Executive Summary
The report outlines a robust growth outlook for ComfortDelGro as it gears up for further expansion. The analysis is driven by strong results in 4Q24 with improved UK bus operations and strategic acquisitions. The broker’s detailed commentary presents a forward outlook with an attractive forecast of FY25F earnings growth of approximately 15% year‐on‐year, reinforced by continued operational improvements, overseas expansion, and ESG initiatives. The stock is reaffirmed with an “Add” recommendation with a target price of S\$1.80, implying an upside of 27.7% from the current price of S\$1.41.
Company Overview: ComfortDelGro
ComfortDelGro, one of Singapore’s leading public transportation operators, has posted a 4Q24 net profit of S\$58 million, in line with expectations. The overall FY24 net profit reached S\$211 million, growing by 17% year‐on‐year. The company recorded a 14% year‐on‐year growth in EBIT, bolstered by the standout performance of the UK bus business – particularly driven by favorable contract renewals – and the profitability turnaround enabled by the CMAC acquisition in early 2024.
Financial Performance and Key Metrics
The quarterly financial highlights indicate that while net profit remained steady on a qoq basis, EBIT improved by 14% on a yearly basis to S\$91 million, demonstrating the company’s strong core operational performance.
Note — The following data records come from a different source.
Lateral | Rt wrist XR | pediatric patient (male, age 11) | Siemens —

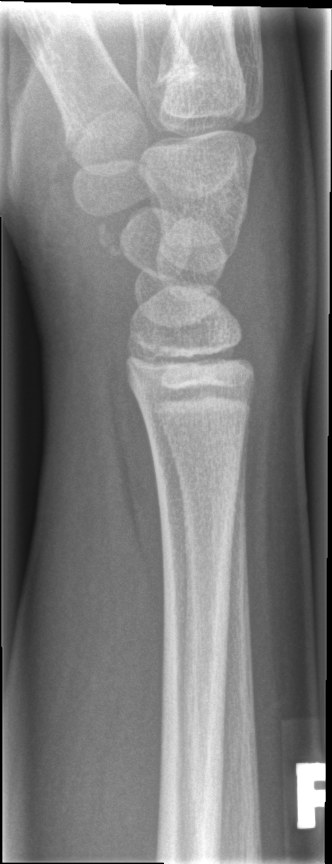 FINDINGS: Fx: none.
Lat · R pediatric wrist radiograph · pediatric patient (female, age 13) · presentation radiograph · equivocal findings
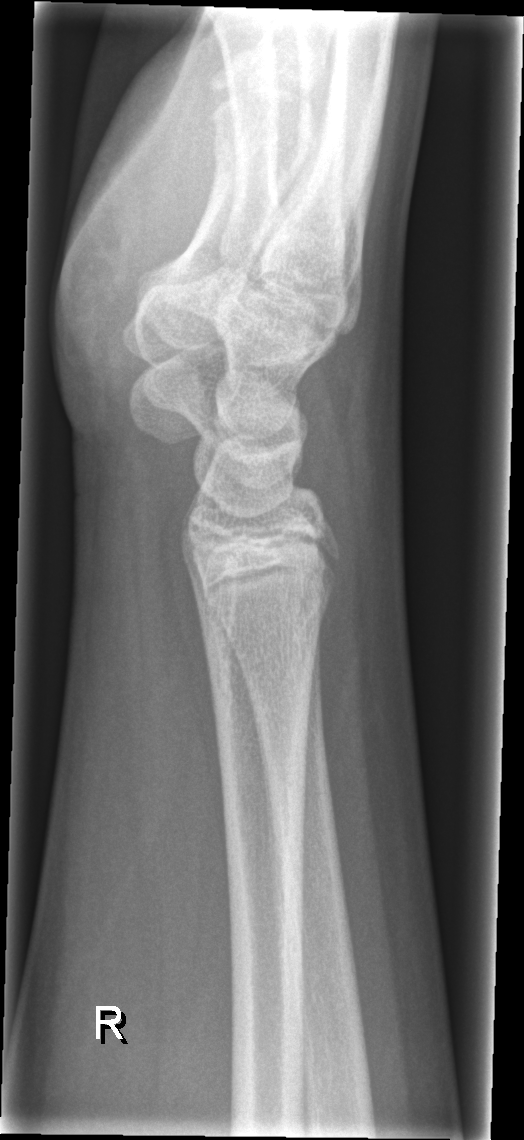
No fracture annotation.
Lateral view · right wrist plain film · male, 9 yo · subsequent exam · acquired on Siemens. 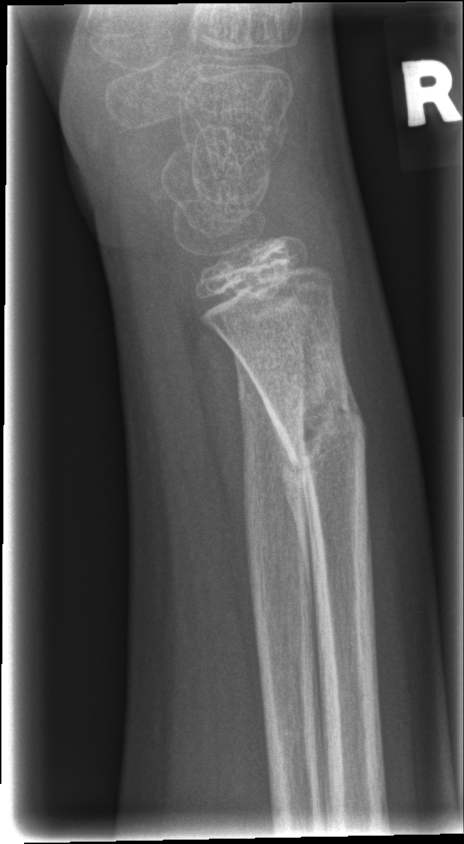

Coordinates are [x1, y1, x2, y2] in image pixels.
Reduced bone mineral density.
Bone fracture: bbox(259, 379, 373, 486).
Periosteal reaction — bbox(270, 415, 318, 630).
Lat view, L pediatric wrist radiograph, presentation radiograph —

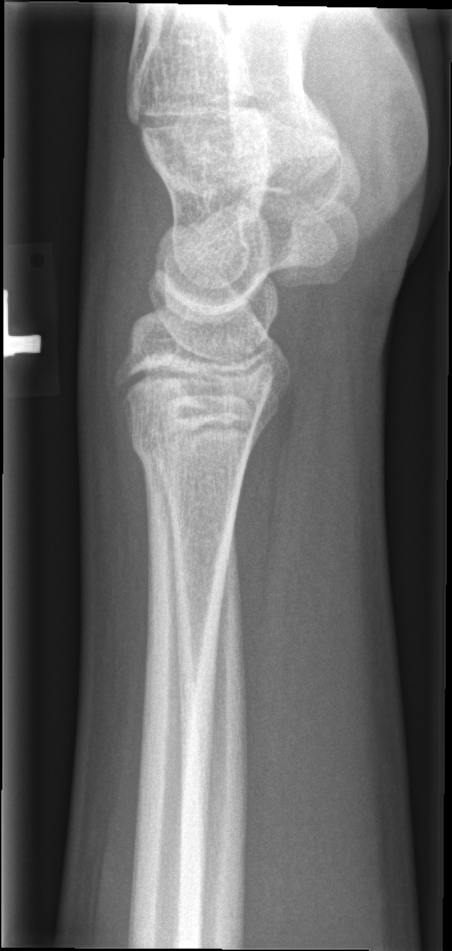 (boxes as x1,y1,x2,y2 (top-left / bottom-right, pixel units))
Q: Any fracture seen?
A: Bone fracture identified at [x1=124, y1=403, x2=260, y2=477]

Final dividend per share (DPS) for 4Q24 was proposed at 4.25 Scts, increasing the FY24 DPS from 6.66 Scts to 7.77 Scts.
Detailed financial summaries indicate revenue growth from S\$3,880 million in Dec-23A to an expected S\$5,136 million in FY25F, with corresponding improvements in operating EBITDA, net profit, and core EPS. The operational efficiency is further reflected in healthy margins and favorable gearing metrics, ensuring that the company remains well-capitalized.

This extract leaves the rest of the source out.